[Dataset records]

= Beginning of Section =

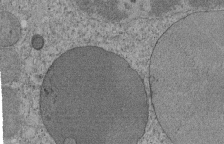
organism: Tetrahymena
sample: Cilia in tetrahymena
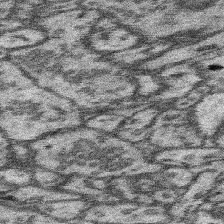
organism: Mouse
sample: Somatosensory cortex neuropil
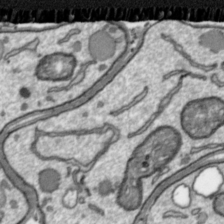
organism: Toxoplasma gondii
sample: Parasites in a vacuole inside a host cell
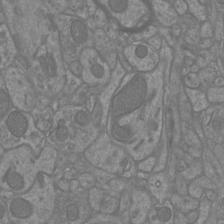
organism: Mouse
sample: Cortical neurons
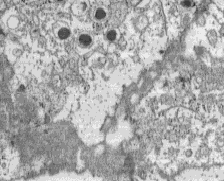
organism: C57BL Mouse
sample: Pancreatic islet
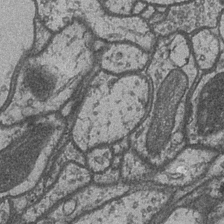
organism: Drosophila
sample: Optic medulla
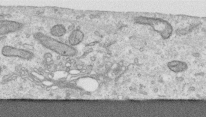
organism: Human
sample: Centriole in RPE cells

= End of Section =

WHAT YOU WILL DO — What's needed is an exact copy of every entry, free of pictures.

RESULT —
organism: Tetrahymena
sample: Cilia in tetrahymena
organism: Mouse
sample: Somatosensory cortex neuropil
organism: Toxoplasma gondii
sample: Parasites in a vacuole inside a host cell
organism: Mouse
sample: Cortical neurons
organism: C57BL Mouse
sample: Pancreatic islet
organism: Drosophila
sample: Optic medulla
organism: Human
sample: Centriole in RPE cells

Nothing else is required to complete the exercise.